1. Do we ever find out why Trey's mother never made it into Circle? She had him, at least...

2. What proportion of people have mothers who are outside Circle, and how does this change the family unit?

And some tricky ones, after reading the Science chapter from Ecotechnic Future:

3. What about fertility testing technologies? Surely if the Circle had so much invested in training women to enter, they would want some means of testing them for fertility around early puberty (blood and urine assays, say) or earlier still (genetic testing). I would guess they would likely want to test men for fertility too (sperm counts / egg penetration tests).

A lot of those tests can be performed with quite minimal technology - just a few reagents, glass vials, a microscope and the right prior knowledge.

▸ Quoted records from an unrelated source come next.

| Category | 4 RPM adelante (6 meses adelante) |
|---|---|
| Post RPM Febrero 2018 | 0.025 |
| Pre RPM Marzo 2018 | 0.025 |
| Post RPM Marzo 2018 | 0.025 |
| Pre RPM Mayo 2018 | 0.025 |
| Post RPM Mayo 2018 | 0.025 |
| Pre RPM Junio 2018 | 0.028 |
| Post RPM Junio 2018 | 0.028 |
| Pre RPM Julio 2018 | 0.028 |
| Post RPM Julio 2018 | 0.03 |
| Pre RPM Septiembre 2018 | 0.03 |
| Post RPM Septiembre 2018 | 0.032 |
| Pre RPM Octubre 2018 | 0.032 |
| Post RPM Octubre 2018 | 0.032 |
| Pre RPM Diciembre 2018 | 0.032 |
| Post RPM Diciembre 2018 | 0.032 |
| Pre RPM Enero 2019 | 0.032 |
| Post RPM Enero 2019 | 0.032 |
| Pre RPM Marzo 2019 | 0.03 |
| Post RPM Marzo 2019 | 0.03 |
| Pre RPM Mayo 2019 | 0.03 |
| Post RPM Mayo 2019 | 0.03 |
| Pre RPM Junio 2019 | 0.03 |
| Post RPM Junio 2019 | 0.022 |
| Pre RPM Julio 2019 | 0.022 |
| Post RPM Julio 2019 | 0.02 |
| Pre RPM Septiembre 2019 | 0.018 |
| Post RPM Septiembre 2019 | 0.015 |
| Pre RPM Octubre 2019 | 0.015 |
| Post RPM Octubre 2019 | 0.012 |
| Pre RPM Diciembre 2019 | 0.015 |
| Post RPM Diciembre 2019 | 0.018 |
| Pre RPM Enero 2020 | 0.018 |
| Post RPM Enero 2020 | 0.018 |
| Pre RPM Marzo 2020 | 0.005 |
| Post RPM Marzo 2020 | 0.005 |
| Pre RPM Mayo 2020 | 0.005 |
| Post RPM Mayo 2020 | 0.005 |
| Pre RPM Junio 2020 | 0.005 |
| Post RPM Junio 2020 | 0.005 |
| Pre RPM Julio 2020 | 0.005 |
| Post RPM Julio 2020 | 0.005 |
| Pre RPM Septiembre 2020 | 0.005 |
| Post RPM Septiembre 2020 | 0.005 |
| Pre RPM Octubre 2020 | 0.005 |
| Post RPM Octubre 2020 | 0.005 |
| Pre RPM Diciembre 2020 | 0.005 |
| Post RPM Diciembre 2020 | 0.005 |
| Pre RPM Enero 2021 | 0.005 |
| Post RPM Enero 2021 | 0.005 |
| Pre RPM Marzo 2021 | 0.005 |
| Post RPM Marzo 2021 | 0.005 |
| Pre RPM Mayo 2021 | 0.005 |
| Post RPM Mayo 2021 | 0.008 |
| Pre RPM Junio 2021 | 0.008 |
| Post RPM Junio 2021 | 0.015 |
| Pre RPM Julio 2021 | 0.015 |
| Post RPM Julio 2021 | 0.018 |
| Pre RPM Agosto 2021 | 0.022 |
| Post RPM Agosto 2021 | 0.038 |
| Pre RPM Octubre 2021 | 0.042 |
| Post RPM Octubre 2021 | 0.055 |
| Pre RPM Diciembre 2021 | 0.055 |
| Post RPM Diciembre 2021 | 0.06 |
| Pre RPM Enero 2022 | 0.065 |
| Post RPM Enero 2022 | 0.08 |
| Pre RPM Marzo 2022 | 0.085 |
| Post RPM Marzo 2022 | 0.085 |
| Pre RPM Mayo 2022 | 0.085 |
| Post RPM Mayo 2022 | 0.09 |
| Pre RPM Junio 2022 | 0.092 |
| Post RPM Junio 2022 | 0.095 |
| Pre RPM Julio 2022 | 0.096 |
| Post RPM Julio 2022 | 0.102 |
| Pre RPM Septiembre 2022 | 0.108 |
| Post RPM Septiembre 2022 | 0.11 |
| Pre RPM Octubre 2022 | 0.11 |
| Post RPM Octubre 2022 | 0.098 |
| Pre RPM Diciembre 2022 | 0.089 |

Genetic testing in the future is maybe less certain, being somewhat more dependent on higher technology. However, I am aware of substantial development in the way of cheap technology for this, as well as a few people working on low-cost, low-tech implementations of some of the key instruments (for use today in the developing world).

I could definitely see fertility in a society where it's become rare being a strong driver for both the application of prior scientific knowledge, as well as new research.

john said...

Thanks mate.

RPC said...

It'll be interesting to see how this relationship plays out. (I'm envisioning Trey getting Tam pregnant, which ironically admits her into Circle and takes her out of his reach.) More generally, there seems to be a dichotomy of sexual mores: there's at least an implicaiton that Trey's parents had a permanent monogamous relationship, whereas the last few chapters seem to show a much looser atmosphere. I would think the continued existence of sexually transmitted diseases along with the loss of effective treatments would select for a preference for monogamy. Or is everyone descended from the 1/300th of the population that's apparently immune to AIDS?

Reader said...

Is Meriga both a larger region of the old America and a smaller political entity that carries the name? I wondered because of the "largest stash of metal left in Meriga" and at the same time "if we make it back to Meriga" usage.

Enjoying the story, and the fact that it is in monthly installments.